We all let her decide.
Carol is very proud of her blog, the popular Bejosh Farm Journal, and I ought to say, she was the engine of that blog and of it’s growth, the woman that is always behind the great man.
She had a great subject in Ed and Bejosh Farm, but she has the pride and ego of the natural bloggers, she always knows how many hits and visits the blog gets. She is proud of it, I can tell, and she will continue publishing it. It will be worth following.
Carol was shattered by Ed’s death, but she is also strong and resilient. As often happens, his illness transformed her, she had little choice. This is a process, and she is in it.
Over the last couple of months, I’ve witnessed Carol’s compassion, her devotion to family, her love of Ed, and now I am witnessing something else, an emergence. I felt last night I was talking to Carol in a very different way than I have talked with her. I felt the beginnings of a different Carol.
I knew Carol, we were friends, but this is a different Carol. There is no shadow over her, no towering presence to support and to get out of the way of, or argue with. She will get used to that.
It was just a lovely evening.
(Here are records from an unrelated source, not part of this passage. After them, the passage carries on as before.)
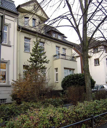 Haus Schützenstr. 7 (Bergheim)
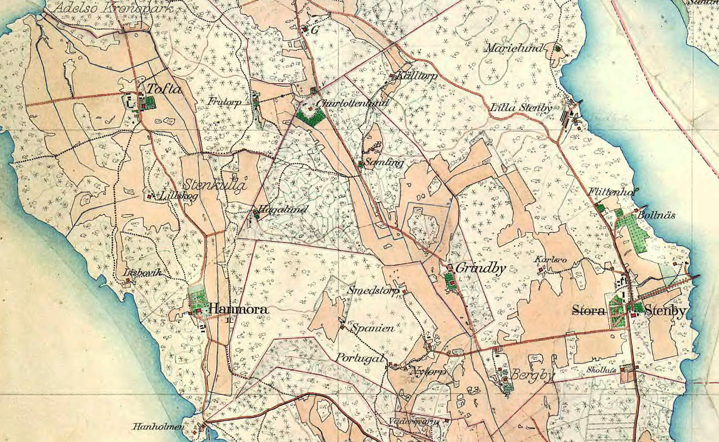 Gårdarna Tofta, Hanmora, Stenby, Grindby m fl på Adelsön
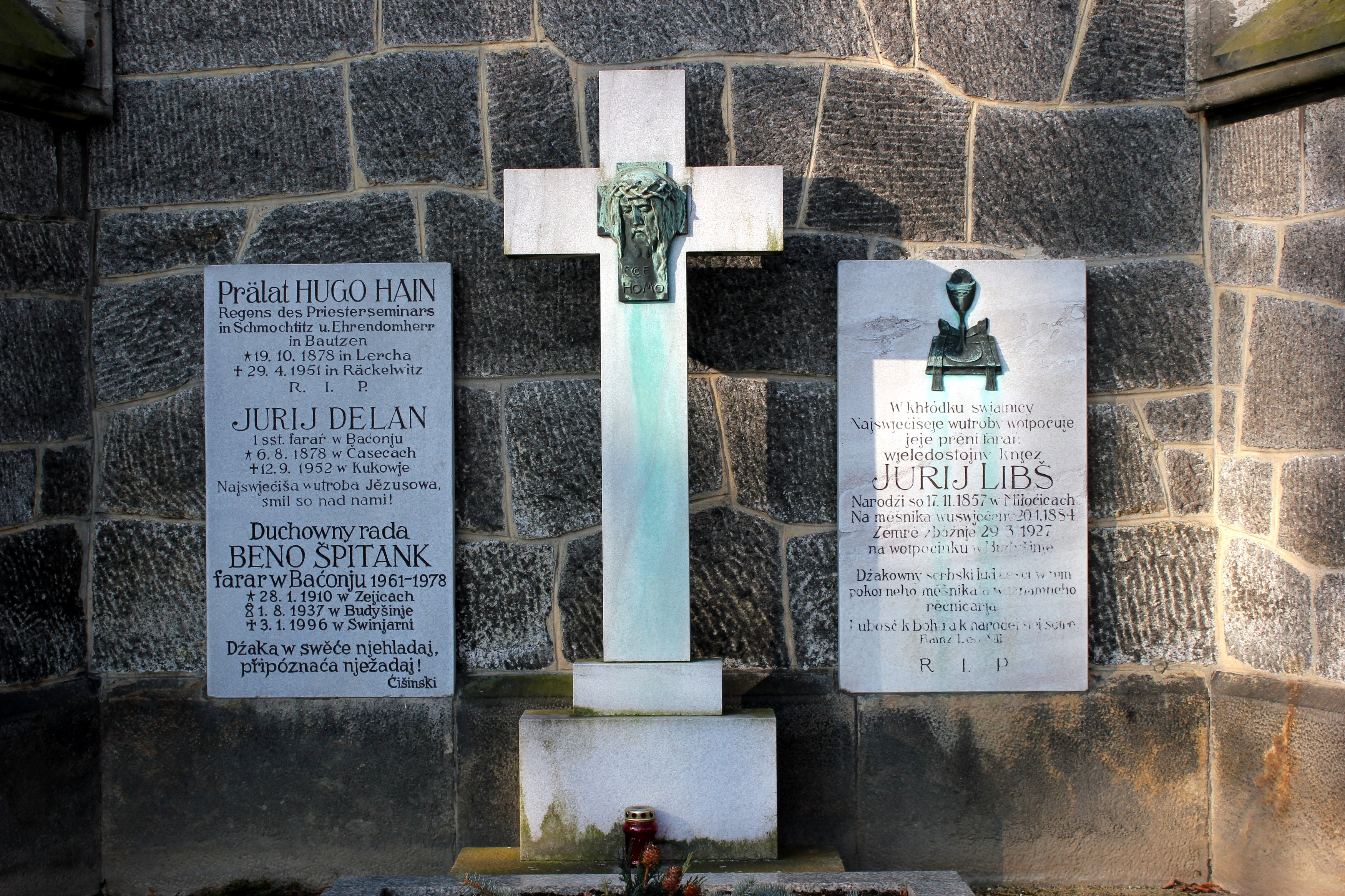 Hornjoserbsce: Narowny kamjeń Jurja Libša a Bena Špitanka při Baćońskej cyrkwi.

We could see Carol relax and open up as the night went on.
Maria and I were thinking how well these women did with each other, how at ease they all were with her (Maria too, of course).
She told all kinds of stories of the County Fair, just getting underway (she gave us all tickets, Ed was a big cheese at the fair.) She asked us to make sure to find the grandkids, they are staying in campers and 4-H dormitories to be near their cows.
I want to see the Ed Gulley memorial display his daughter Maggie put up, and i want to see my portrait of photos of him hanging on the exhibit. There are rumors of Thai food at the fair this year, that would be an earthquake.
At dinner, what I was thinking once again was that women are different from men, many are natural and instinctive healers. They understand one another better than most men understand them. The Goddesses seem to reside in many women, they pop up when needed, especially if they are needed by other women.
The evening could have been painful and awkward, but it wasn’t, it was safe and warm and healing, in the way women sometimes are and men rarely are.
I think these women will be getting together often. I felt friendships taking hold. I think it was so good for Carol to come out to have dinner with us, I wasn’t sure she could.
We sat and ate and talked for several hours (I was in the kitchen the last hour) and it felt like such a good place to be. Carol came to life. It was light when they came and pitch black when they got up to leave.
I hadn’t planned to write about it, I didn’t take any photos, but afterwards, I realized I had to write about it.
Tonight, Carol took an important step away from the abyss, she stepped out into the light. Her life had just been shattered, the pieces were beginning to fall into place. Grieving is like that.
I wished peace for Ed, and I wish it for Carol, she knows what’s ahead. And she runs from nothing.